U.S. Exacerbates Iraqi Civil War With Indiscriminate Commando Training
By Pratap Chatterjee, CorpWatch. Posted September 26, 2007.
The U.S. is indiscriminately arming Iraqis, destabilizing the country even more.
"Starting the month with a bang, the boys from Baghdad executed two baited ambushes … and further confirmed the (Emergency Response Unit's) ability to conduct operations with stealth and violence of action," writes an unofficial historian for the ERU, in Unit History of 1st Battalion, a report obtained by CorpWatch.
The "boys" that the report praises are members of one of dozens of elite Iraqi commandos units that function as a "third force" to augment the Iraqi police and army, both of which are widely considered to be failures. On this mission in early July 2005, the Emergency Response Unit, backed by the First Battalion of the Fifth Infantry Regiment of the U.S. Army, had detained "anti-Iraqi forces" and intercepted roadside bombs.
Their tactics owed much to a secretive U.S. private contractor, U.S. Investigations Services (USIS), which conducted ERU trainings on U.S. military bases in Iraq -- including at Camp Dublin and Camp Solidarity. The trainings began under Gen. David Petreaus as an effort to bolster security in Iraq, and soon evolved into a system for providing support to the deeply sectarian Ministry of the Interior.

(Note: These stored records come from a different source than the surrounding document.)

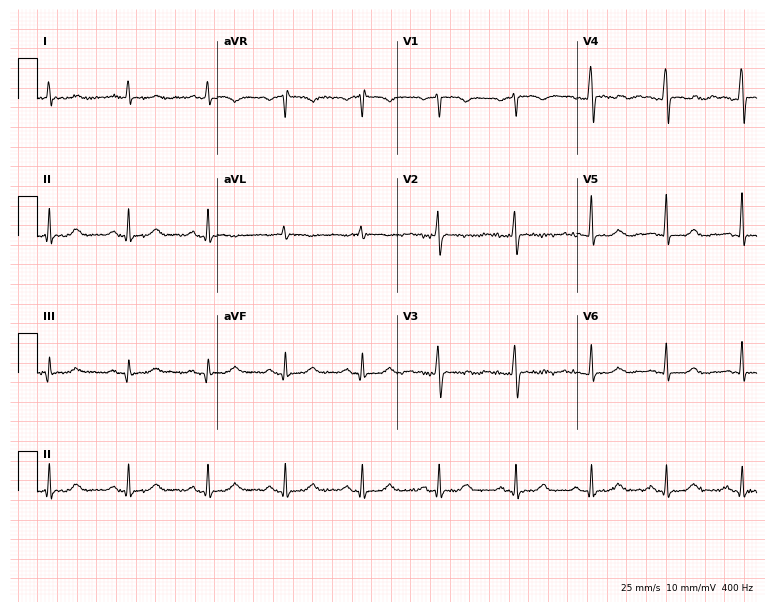
Electrocardiogram (7.3-second recording at 400 Hz), a male, 56 years old. Of the six screened findings (first-degree AV block, right bundle branch block, left bundle branch block, sinus bradycardia, atrial fibrillation, sinus tachycardia), none is recorded.
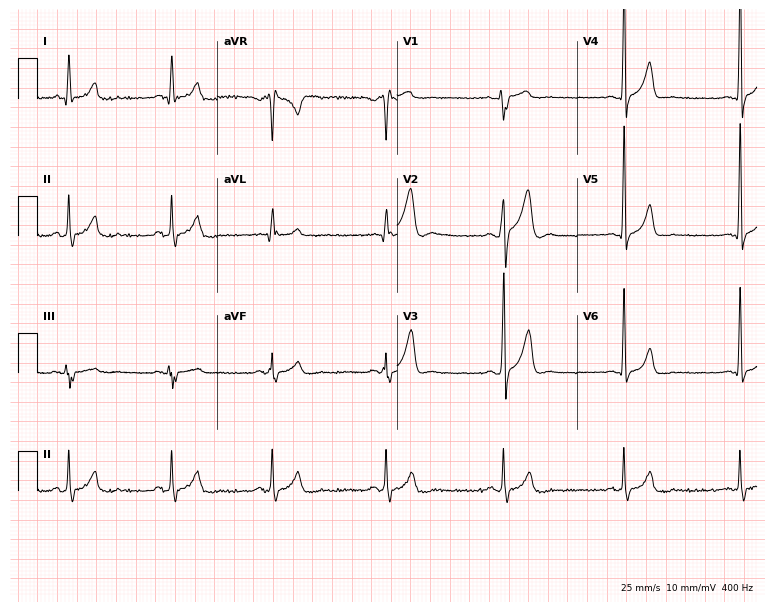
12-lead ECG from a male patient, 21 years old (7.3-second recording at 400 Hz). No first-degree AV block, right bundle branch block (RBBB), left bundle branch block (LBBB), sinus bradycardia, atrial fibrillation (AF) or sinus tachycardia recorded for this tracing. Only these six findings were labelled.
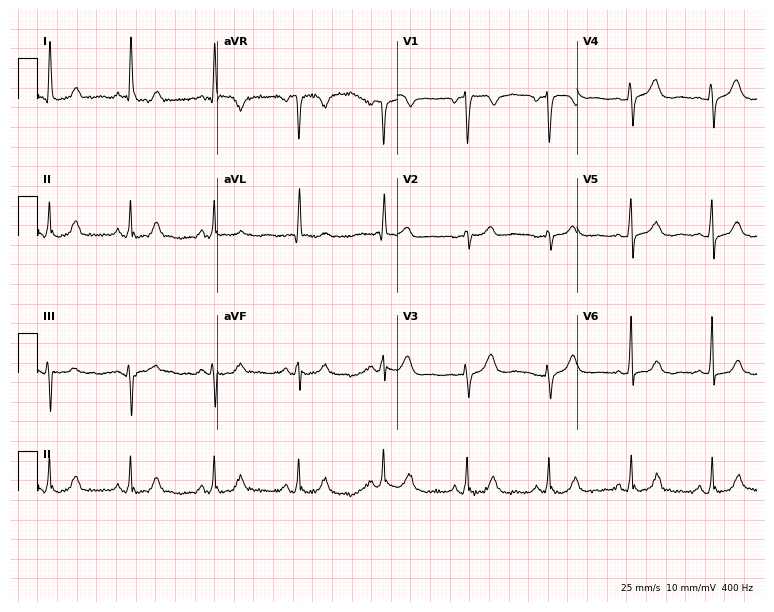
ECG — a 53-year-old woman. Screened for six findings — first-degree AV block, right bundle branch block, left bundle branch block, sinus bradycardia, atrial fibrillation, sinus tachycardia — none is recorded. Only these six findings were labelled.
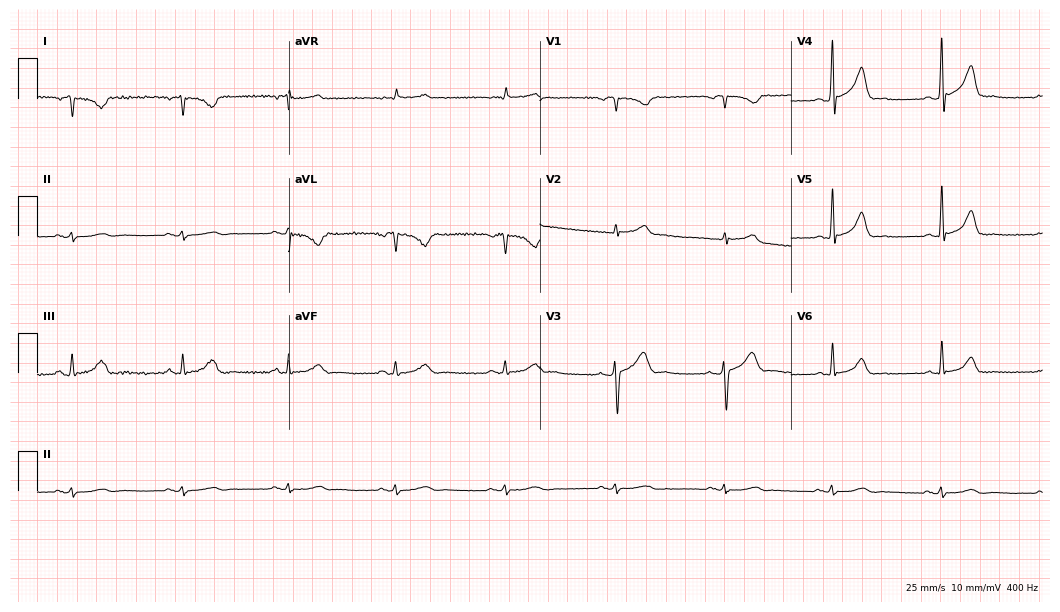
Resting 12-lead electrocardiogram (10.2-second recording at 400 Hz). Patient: a male, 46 years old. None of these six findings is recorded: first-degree AV block, right bundle branch block, left bundle branch block, sinus bradycardia, atrial fibrillation, sinus tachycardia.
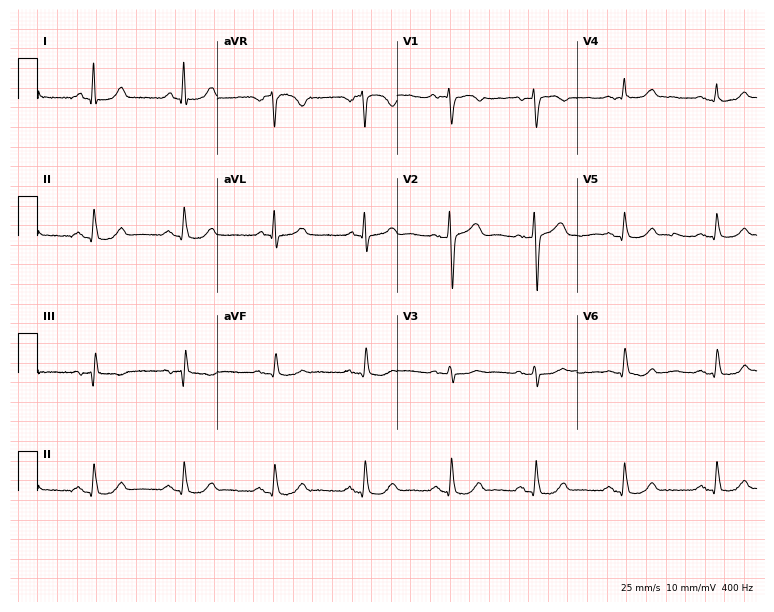
12-lead ECG from a woman, 55 years old (7.3-second recording at 400 Hz). Recorded interpretation: within normal limits.
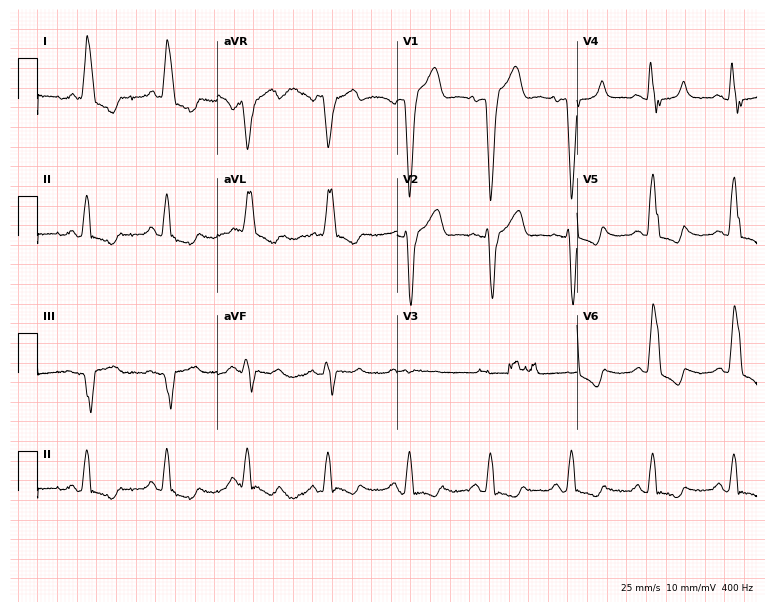
12-lead ECG from a woman, 80 years old. Shows left bundle branch block.
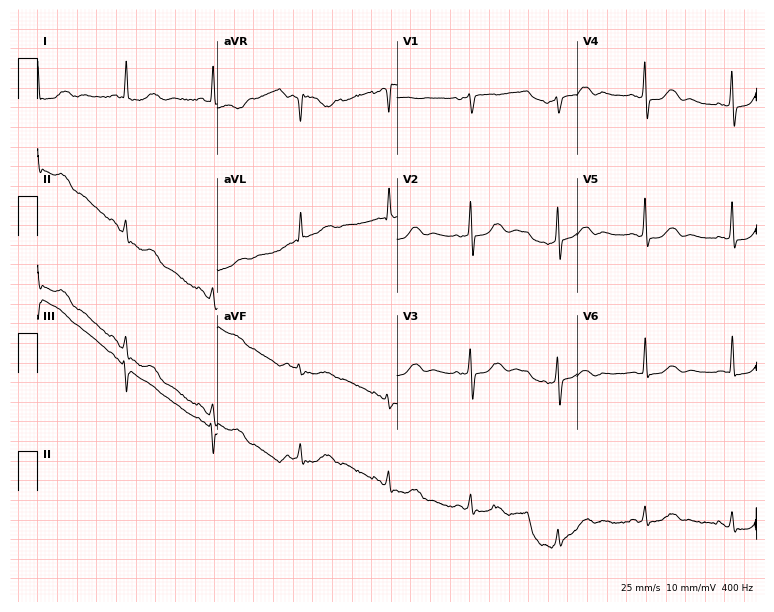
Standard 12-lead ECG recorded from a woman, 77 years old. None of these six findings is recorded: first-degree AV block, right bundle branch block, left bundle branch block, sinus bradycardia, atrial fibrillation, sinus tachycardia. Other findings, if any, are not listed.
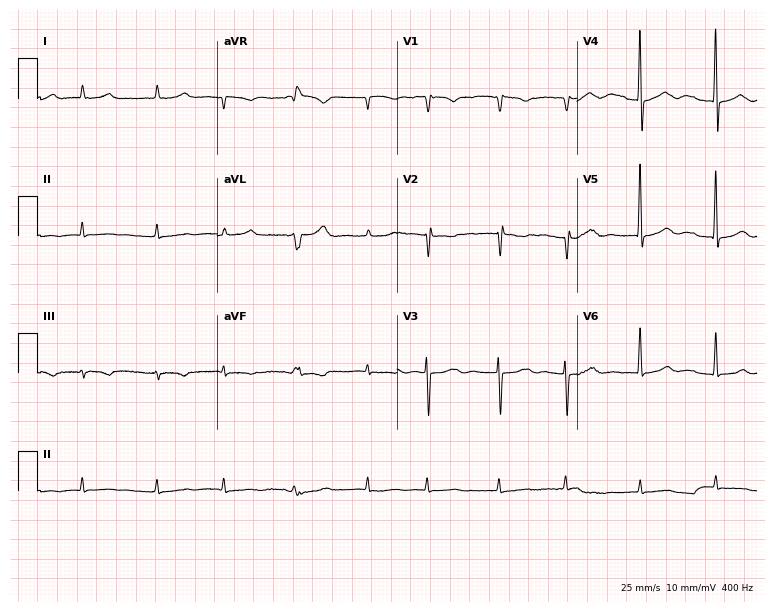
12-lead ECG (7.3-second recording at 400 Hz) from a male, 88 years old. Findings include atrial fibrillation.
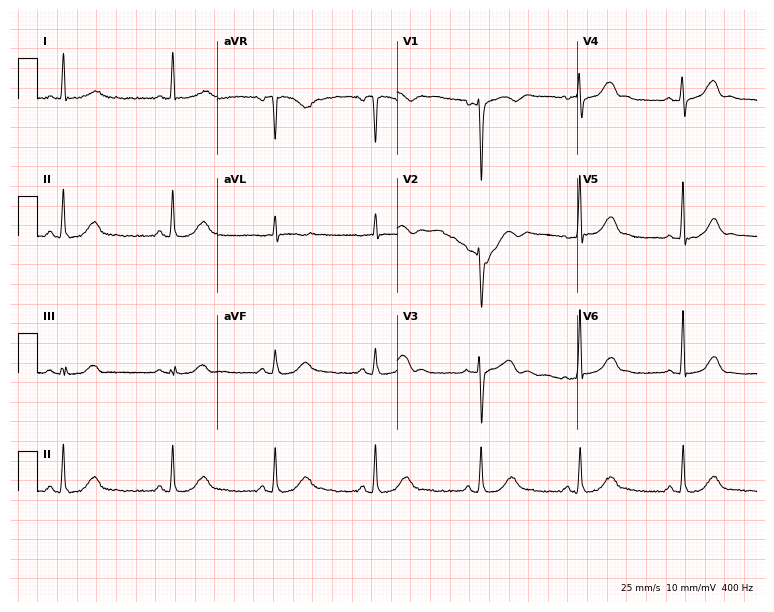
Electrocardiogram (7.3-second recording at 400 Hz), a female, 51 years old. Overall reading on record: normal ECG.

Beginning in May 2004, U.S. authorities contracted with USIS to create the first ERU. The nonsectarian force is supposed "to respond to national-level law enforcement emergencies. The four-week training runs recruits through SWAT-type emergency-response training focusing on terrorist incidents, kidnappings, hostage negotiations, explosive ordnance, high-risk searches, high-risk assets, weapons of mass destruction, and other national-level law enforcement emergencies" according to the Pentagon.
By April 2006, the ERUs had conducted 117 "close target reconnaissance" missions in Baghdad alone, completing 104 of them and capturing 236 "suspects," according to estimates by Lt. Col. Jeffrey Voss, military advisor in charge of the ERU program.
The ERUs are now officially controlled and paid by the Iraqi Ministry of Interior and are accompanied by U.S. trainers or soldiers throughout their training. But a high-level State Department report issued in 2005 explains that the Iraqi commandos were initially rejected by the very Ministry of the Interior that they were intended to support when they were created more than three years ago. Instead, U.S. officials and contractors controlled the ERUs, which became an unofficial Iraqi face to provide local cover for U.S. operations. With no support from the Iraqi government at the time, the ERU had to rely on USIS for salaries, thereby becoming a privately financed militia.